HiTS Research Summary
Improving treatment options for patients with serious diseases such as cancer and neurodegeneration is critically dependent on stratifying disease based on molecular mechanisms. This is challenging because many diseases - as classically defined - have a variety of causes, each of which requires a different “precision” medicine approach. In the last two decades, genomics has provided the bulk of the data used for disease stratification but its strengths and limitations are becoming increasingly clear. Future discoveries will require integrating genomics with rigorous quantitative analysis of the many other types of data – images for example – that are currently subjected only to human interpretation. HiTS is dedicated to combining sophisticated measurement methods with machine learning and artificial intelligence to greatly accelerate pre-clinical and translational drug discovery. We are also actively studying the design and interpretation of clinical trials with the goal of reducing the high rate of late stage failure.

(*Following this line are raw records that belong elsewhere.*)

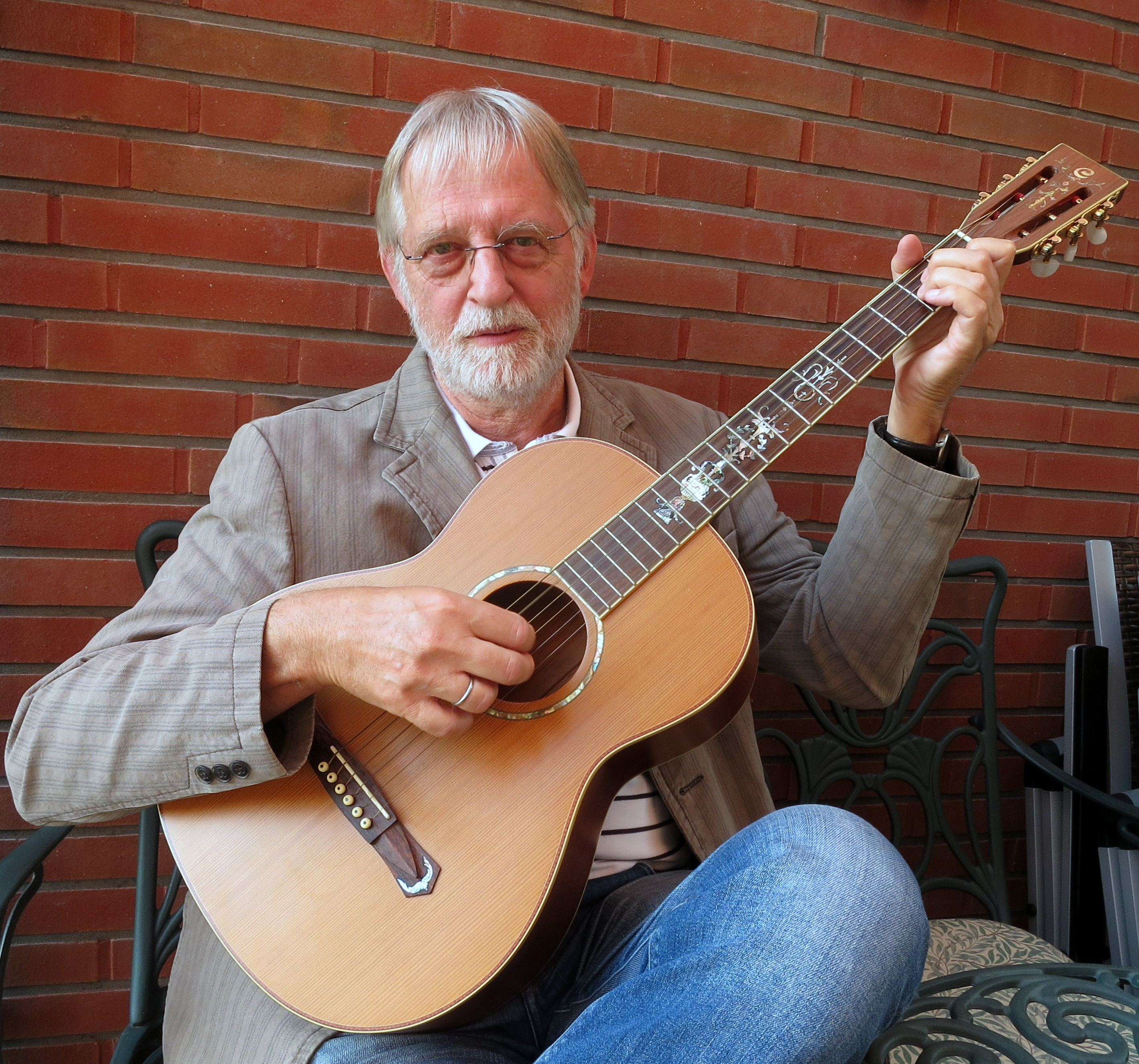 Jah Cornelius auf der Terrasse seiner Leerer Wohnung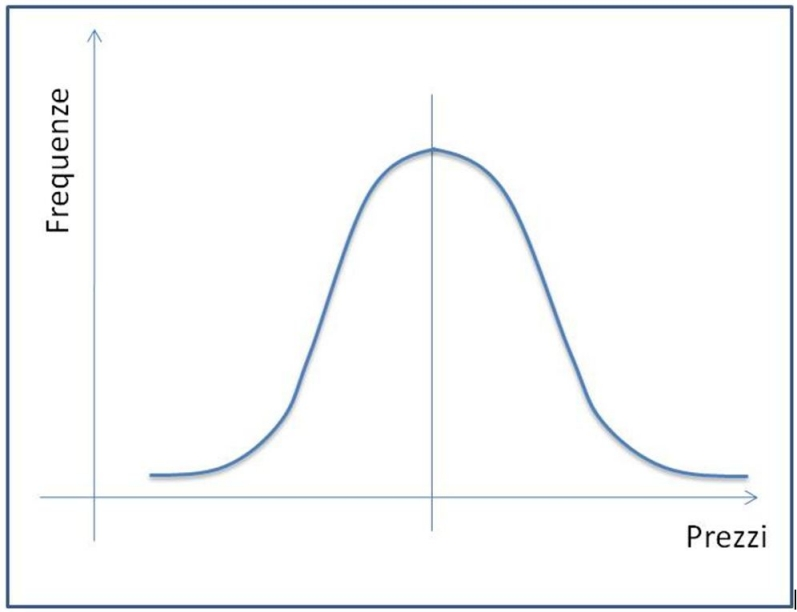 Distribuzione gaussiana di Prezzi immobiliari e relative Frequenze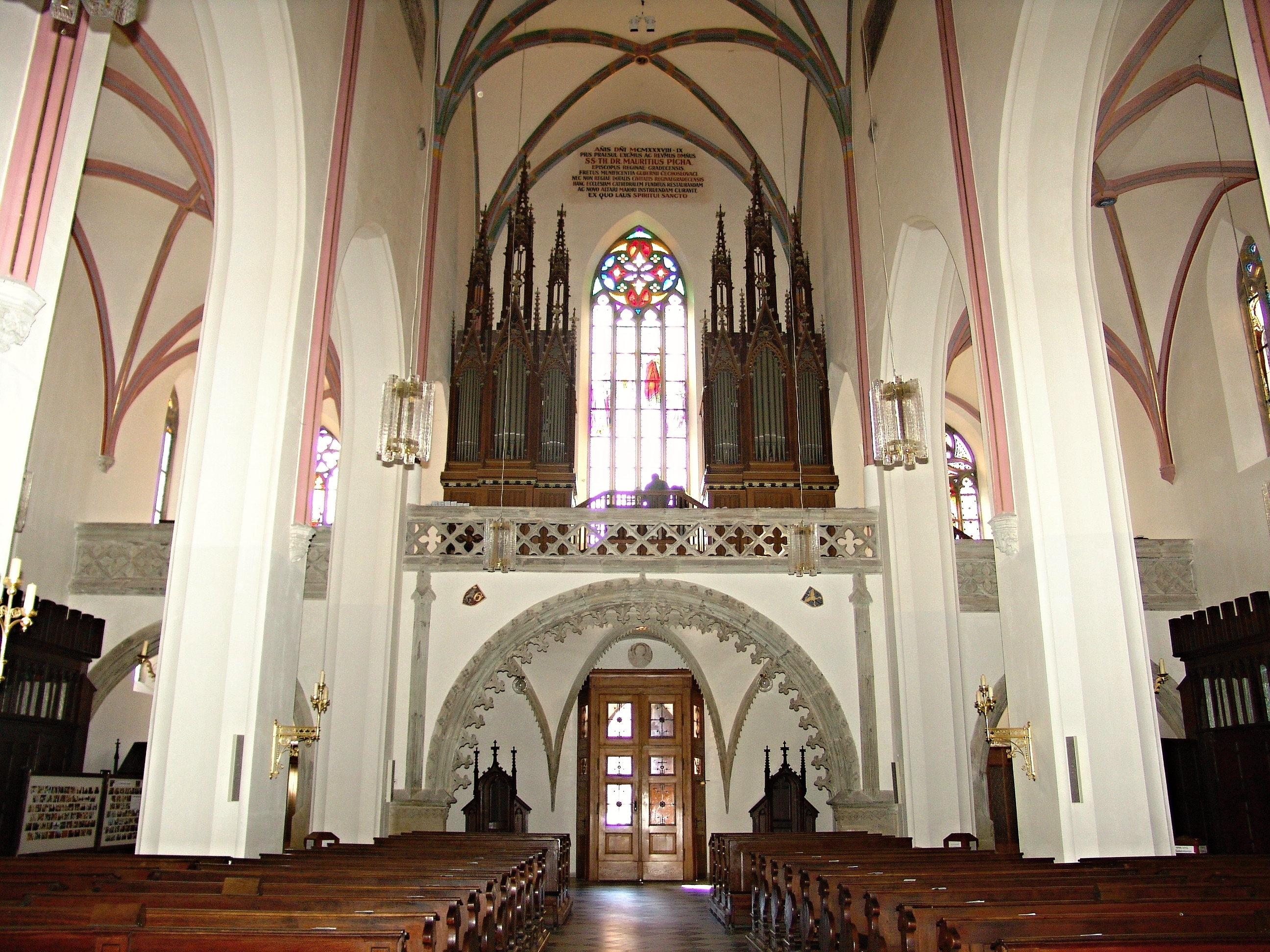 Kostel sv. Ducha, katedrální (Hradec Králové), Velké nám., Hradec Králové, Hradec Králové.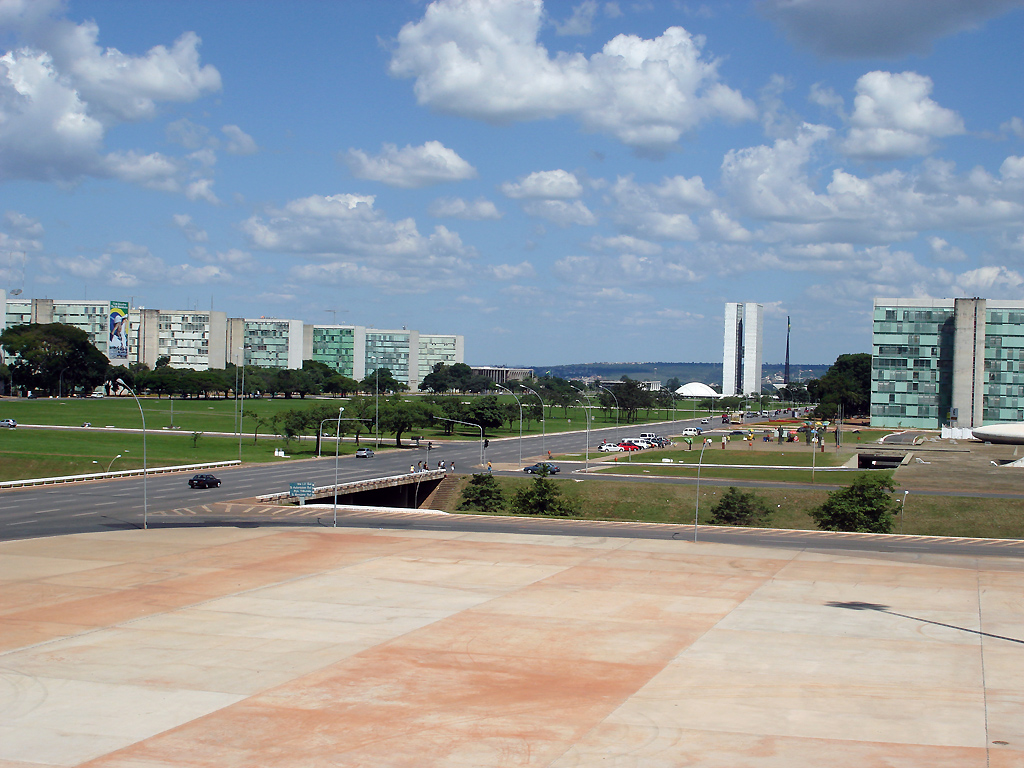 Esplanada dos Ministérios

HiTS specializes in projects that span biomedicine, engineering, and computer science and engage faculty, students and fellows with a range of skills, typically from multiple institutions. We also prioritize the development and maintenance of new software and the invention of fundamentally new approaches to pre-clinical and clinical pharmacology. Individual projects focus on diseases including drug resistant cancers, infectious disease, neurodegenerative disease and chronic pain and a wide range of drug types from small molecules to modified peptides, antibodies and cells. At the same time, most projects have strong basic science components rooted in better understanding of cellular networks and homeostatic mechanisms. Key projects include the following:
Areas of Research
Identifying the Determinants of Sensitivity and Resistance to Small Molecule Kinase Inhibitors
Kinase inhibitors are an intensively studied class of therapeutics with many remaining unknowns – LSP investigators use them to develop new approaches for identifying targets and to study the factors determining drug resistance and sensitivity.
Using Deep Learning to Model Drug-Target Engagement
LSP investigators are contributing to and benefiting from the rapid advances in deep learning that are revolutionizing data analysis, protein structure prediction, and our ability to invent new drugs.
Developing next generation diagnostics and immunoprofiling methods using digital pathology and AI
The LSP has developed new highly multiplexed imaging methods and computational tools that enable deep molecular interrogation of tumor-immune interactions and the development of next-generation diagnostics for precision cancer care.
Repurposing Drugs to Treat Alzheimer’s Disease
LSP investigators working with the Massachusetts Alzheimer's Disease Research Center at the MGH are developing new approaches to treat Alzheimer's Disease based on the hypothesis that the disease has multiple distinct etiologies, some involving degeneration-associated chronic inflammation.
Developing Cures for Tuberculosis
Through a close collaboration with Tufts Medical School, LSP scientists are using computational approaches, animal models, and deep profiling of TB granulomas to understand how mechanisms of combination therapy and improve treatment approaches.
Identifying New Non-Opioid Therapeutics for Pain
LSP investigators are developing novel non-opioid treatments for pain with greater long-term efficacy and lower potential for abuse using screens in iPSC-derived neurons, cheminformatics, and animal models.
Using Knowledge Assembly to Enable Network Biology
The LSP is developing new computing platforms and knowledge assembly systems to dramatically improve how we extract causal and mechanistic information from published literature.
Improving the Performance and Interpretation of Cancer Trials
The LSP is engaged in a wide-ranging project to understand the causes of success and failure in cancer clinical trials and develop improved computational methods for early-phase trials that can help predict trial success.